A minha primeira reação foi de choque. Não entendia porque razão a minha música poderia ter relevância naquele universo. Quando o rap e o hip hop começaram, confesso que não prestei muita atenção, não era o meu mundo. Mas o facto de produtores diferentes, repetidamente, me procurarem para pedir licença para usar excertos de “Nautilus” e também de “Take Me to the Mardi Gras” obrigou-me a levar o fenómeno a sério. Com o tempo, percebi que havia ali uma ligação que eu próprio não tinha previsto. Mais recentemente, experimentei colaborações diretas com artistas de hip hop, como Jazzy Jeff ou RZA dos Wu-Tang Clan, sobretudo para tentar perceber se seria possível criar em tempo real, e não apenas por sampling. Foi uma experiência interessante, mas a verdade é que o meu lugar de maior felicidade continua a ser o jazz. Ainda assim, sorrio sempre que alguém quer voltar a usar “Nautilus”.
Falando do presente, como vê o papel de um pianista e compositor de jazz num mundo de streaming e absoluta mistura de géneros?
Sinto-me, antes de mais, grato por ainda poder tocar e ter público. Ver salas cheias continua a ser uma emoção enorme. O panorama mudou profundamente com o streaming e o sucesso de plataformas como Spotify ou Apple Music. Para a minha geração, que cresceu no tempo do LP e depois do CD, é um desafio compreender estas transformações. Por isso simplifico: concentro-me em continuar a tocar da melhor forma possível. Há também a tendência de colocar etiquetas nos músicos: “smooth jazz”, “jazz”, “pop jazz”. Sempre rejeitei essas classificações. Prefiro a liberdade de poder, no espaço de um só tema, passar do clássico ao funk, sem amarras. O que me entusiasma é precisamente saltar fora da caixa e criar algo imprevisível.

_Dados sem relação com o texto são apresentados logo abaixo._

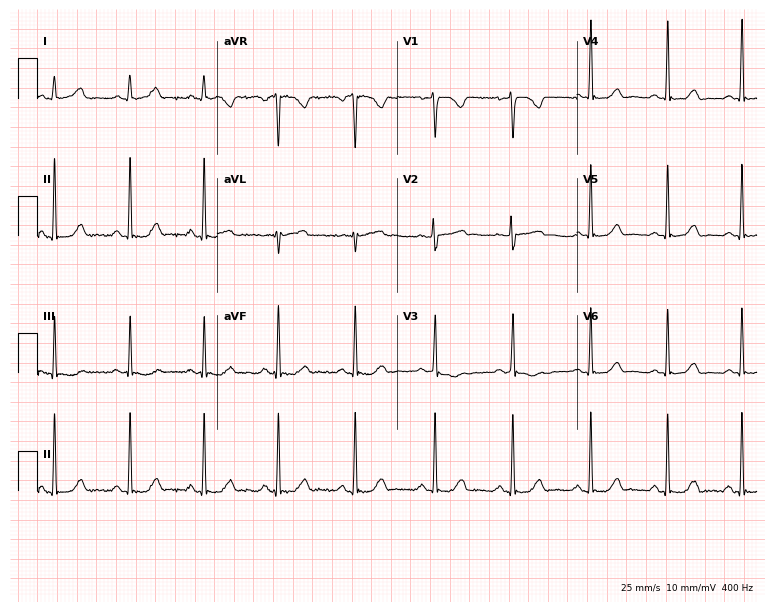
ECG — a woman, 19 years old. Labelled as a normal ECG.

Vai tocar em Espinho, num auditório ligado a uma escola de música. Muitos alunos estarão presentes. Que conselho dá a jovens músicos?
Não existem respostas fáceis. Sinto até alguma frustração por não ter passado tanto tempo com estudantes como gostaria. Tenho enorme respeito pelo mundo do ensino e recordo-me bem da influência que os meus professores tiveram em mim. O conselho mais simples que posso dar é: sejam vocês mesmos. É muito tentador para um jovem querer imitar o artista que mais admira. Mas só há um Keith Jarrett, só há uma Taylor Swift. Quem tenta ser igual nunca será mais do que uma segunda versão. O verdadeiro desafio é descobrir a sua própria voz, ser a versão mais autêntica de si mesmo. Isso não é imediato. Eu próprio só percebi tarde que tinha um “som” reconhecível. Só quando outros começaram a dizer-me que me identificavam pelo toque é que percebi. Desde então, tento sempre ser natural e verdadeiro comigo próprio.
E qual é a diferença que sente entre tocar na Europa e nos Estados Unidos?
Sinto sempre diferenças subtis entre os públicos. Ontem, em Londres, percebi imediatamente um certo “carácter britânico” na forma de reagir, no aplauso, nos gestos. Cada país tem essa particularidade. Não conheço tão bem a cultura portuguesa, mas espero sentir algo único em Espinho. Adoro essas diferenças. Até o som das palmas muda de país para país. E é um privilégio poder partilhar a minha música em tantos lugares do mundo. Essa diversidade cultural é, sem dúvida, um dos grandes destaques da minha vida.